For comparisons sake, here’s how Furi sold across various platforms, first including downloads through its PlayStation Plus deal:
And now without the PlayStation Plus numbers:
The future of Xbox is tied to the future of Game Pass; it’s the company’s ambitious pitch for the future of how video games will be played by audiences far larger than those who buy an actual Xbox. But Game Pass is only a few years old, and it’s only now that we’re starting to see how its priority at Microsoft can and will have consequences on what games are made.
“Game Pass is such a fantastic platform for players,” said Leprince, “so there are possibly more Xbox players than ever interested in indie games. Unfortunately, without Game Pass, it is also very hard for many indie games to be visible on Xbox.”

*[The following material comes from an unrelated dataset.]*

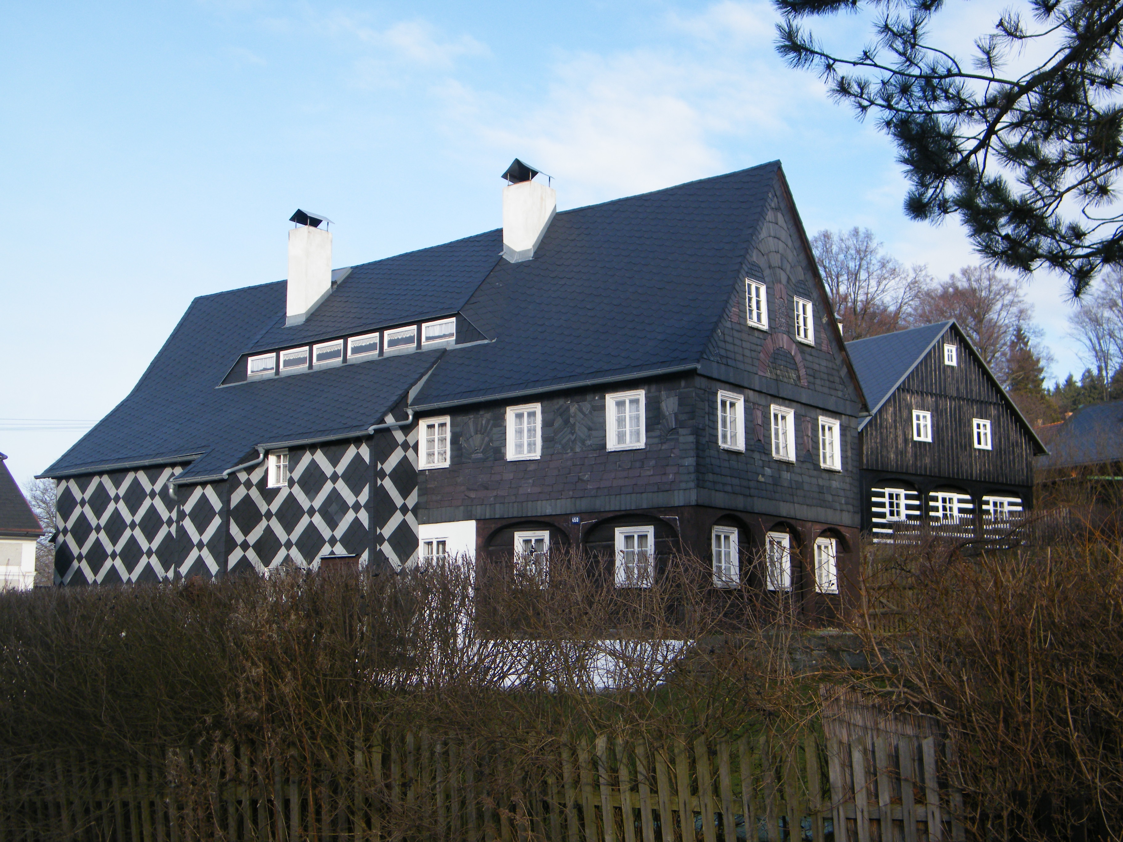 Chalupa čp. 450 v Mikulášovicích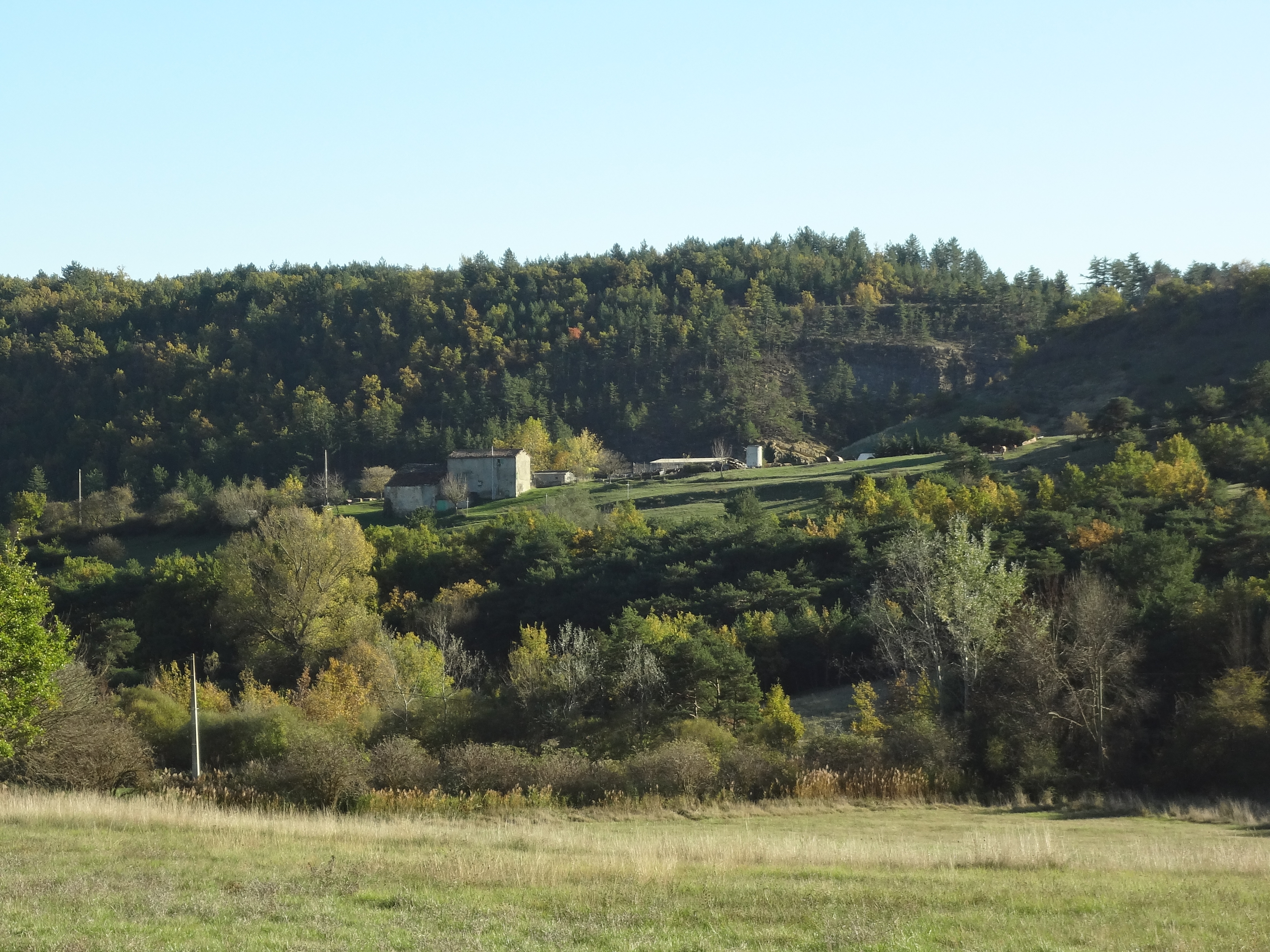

Leprice isn’t sure exactly why Furi connected more strongly on PlayStation than Xbox, though she theorized the platform’s “strong connection to Japanese games,” which also influenced the design of Furi, may have played a role. But the game also feels very French.
“We’re not sure!” she said. “We’d like to know though!”
There is one reason for Xbox owners to be hopeful. The unexpected outcry caught the developer’s attention, and if Furi sells enough, a return to Xbox is possible down the line.
“We sincerely hope the DLC will be very successful,” said Leprince, “so that we can bring it to Xbox in the near future.”